Ook ik deelde vroeger een dagboek met een vriendin. Voor dit artikel heb ik het ding nog eens boven gehaald, benieuwd of ik op veertienjarige leeftijd ook zo doortastend was in taalgebruik en seksualiteit. De afsluiter van mijn eerste schrijfsel op 14 november 1996 geeft meteen weer wat me echt bezighield. Ik vraag mijn vriendin Eline : “Heb jij voor biologie ook een boon gekregen die je moet laten groeien ? Ik geef dat stomme ding nu al een hele week water en er is nog altijd niets veranderd. Ik vind dit onnozel.” Eline schrijft de dag nadien sussend : “Mijn boon van bio lukt ook niet, maar de leraar heeft gezegd dat de bonen te oud waren !” Ons dagboek zou de bestsellerslijst niet gehaald hebben. De Amerikaanse dagboekmeiden stonden er na amper drie weken wel in, dankzij hun vrijpostige portret van het tienerleven op een middelbare school in New York.

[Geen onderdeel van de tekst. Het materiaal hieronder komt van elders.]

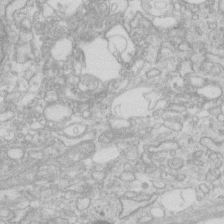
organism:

Of een vertaling van The notebook girls succes zal oogsten in Vlaanderen, valt te betwijfelen. Wat hebben wij immers aan het verhaal van vier college girls in New York die plaatsen en personen noemen die ons onbekend zijn ? De Geest voorspelt echter dat het maar een tweetal jaren zal duren voor een lokale variant opduikt. Kijk maar naar het succes van de sekscolumns van de Nederlandse Renske de Greef.

Als er voor Vlaamse tieners al iets te leren valt uit The notebook girls, dan wel dat de relatie met je ouders er zoveel beter op kan worden door hen je dagboek te laten lezen. Of zoals een van de meiden het stelt : “Tieners vergeten vaak dat hun ouders ook jong waren. Ze werden niet geboren in hun kantoorgebouw.”

The Notebook Girls, Julia Baskin, Lindsey Newman, Sophie Pollitt-Cohen & Courtney Toombs, Warner Books, 22,95 dollar, ISBN 0-446-57862-2.